Lacie, embora não seja a mais popular, tem uma excelente pontuação, ou seja, recebe estrelas constantemente quando avaliada por amigos, colegas de trabalho e outras pessoas em suas redes sociais, e consegue muitos benefícios por meio disso, mas não todos. Por conta daqueles que não possui, sua busca desenfreada por um lugar ao sol faz com que ela se submeta a uma série de comportamentos contrários à sua vontade.
Fato é que a realidade virtual dá as mãos com tanta força ao cotidiano que se torna impossível dissociar as pessoas do recorte que apresentam em suas redes. E, embora muitos digam, é preciso reforçar: redes sociais não representam a totalidade da vivência humana. No caso desse episódio, ao contrário, desumaniza as relações e as condicionam a um regresso.
Queda coletiva
O ponto alto da série “Black Mirror”, ou espelho negro – referindo-se às telas dos celulares, televisões ou qualquer outro aparelho – é o diálogo que fica quando o episódio acaba. Enquanto os pontos de Lacie despencam sem qualquer interferência, totalmente no vácuo, tal qual no que foi descrito por Galileu, nós também caímos, simultaneamente e colidimos juntos.

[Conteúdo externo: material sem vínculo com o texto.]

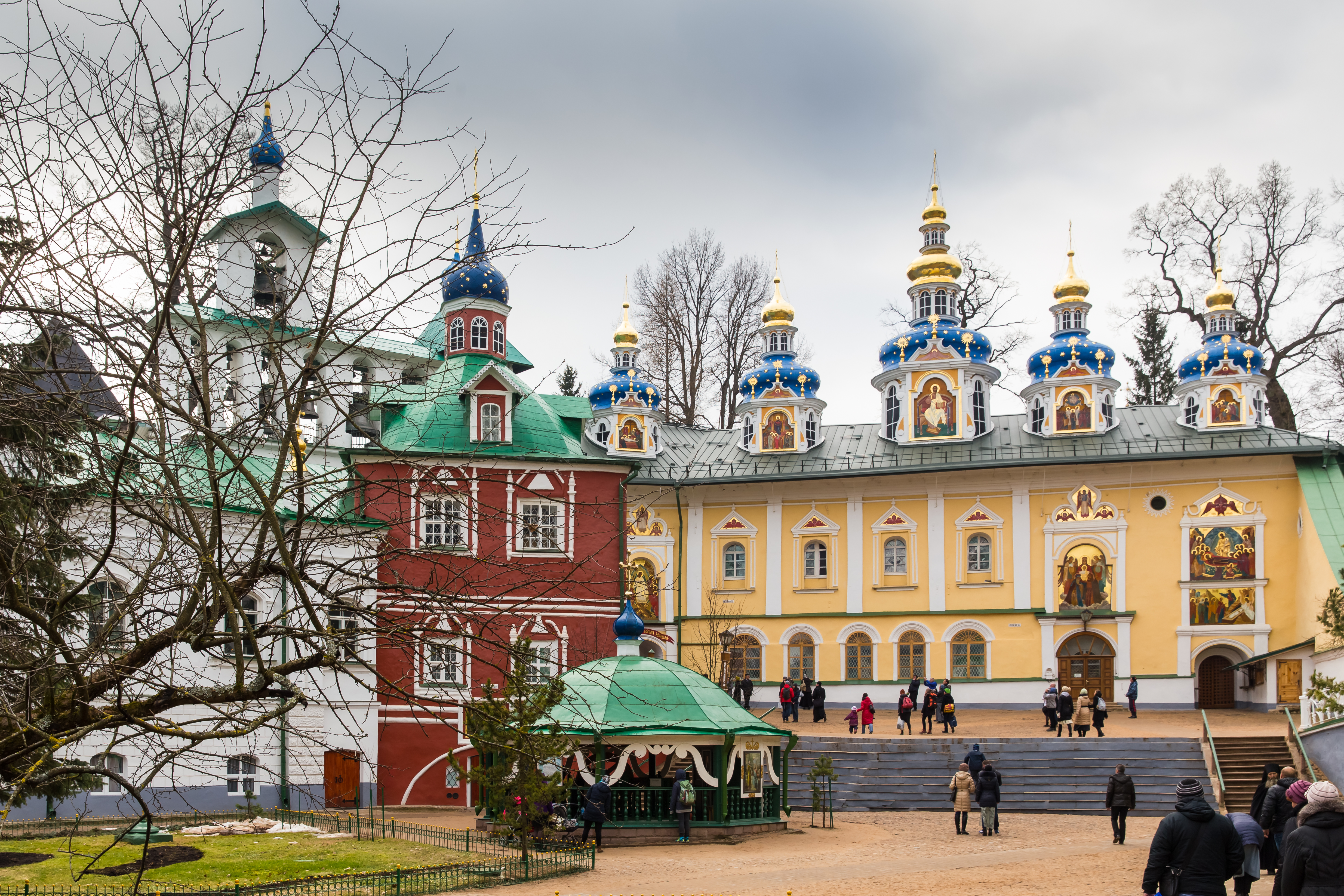 Ансамбль Псково-Печерского монастыря: (на юго-восточной окраине города Печоры), Печоры, Печорский район, Псковская область

O cancelamento do século 21 parece uma esfera oposta ao que a personagem Lacie vive no episódio, mas não é. A necessidade de aceitação em um grupo é natural. Dentro ou fora das telas, sentimos que o “sim” do outro nos acalenta e abraça. Então, por que cancelar tem se tornado uma ação cada vez mais fácil e corriqueira?
Ainda que aproxime por um lado, por outro, as redes sociais lhe empoderam de palavras que, provavelmente, face a face não seriam ditas. Essa sensação de coragem, embora falsa, tem dado às pessoas a possibilidade de julgar com uma estrela, duas ou cinco, quem merece ou não um lugar no topo da cadeia virtual.
Esquecemos que no final da história, todos estamos sob a mesma ação gravitacional, no vácuo das nossas sensações sem escuta. Colidimos juntos quando cancelamos, menosprezamos, anulamos, sugamos o direito de expressar, de errar… afinal, não erramos todos?
E, se os erros são gravíssimos, para onde foi a nossa vontade de educar sem armas apontadas? O texto tem perguntas que não serei capaz de responder. Mas se há reflexão, já nos basta.
A suma é que Lacie – tal qual muitos de nós – se expõe incansavelmente a uma ideia distorcida e distante de quem ela é. Nos últimos segundos, nada sobra, além das suas vontades mais selvagens. Cancelada do sistema, despencando em seus números, colidindo… E no final, não importam as estrelas. A queda dói. O vazio é assustador. E o pior: ainda não entendemos… temos caído no mesmo abismo e compartilhado a colisão.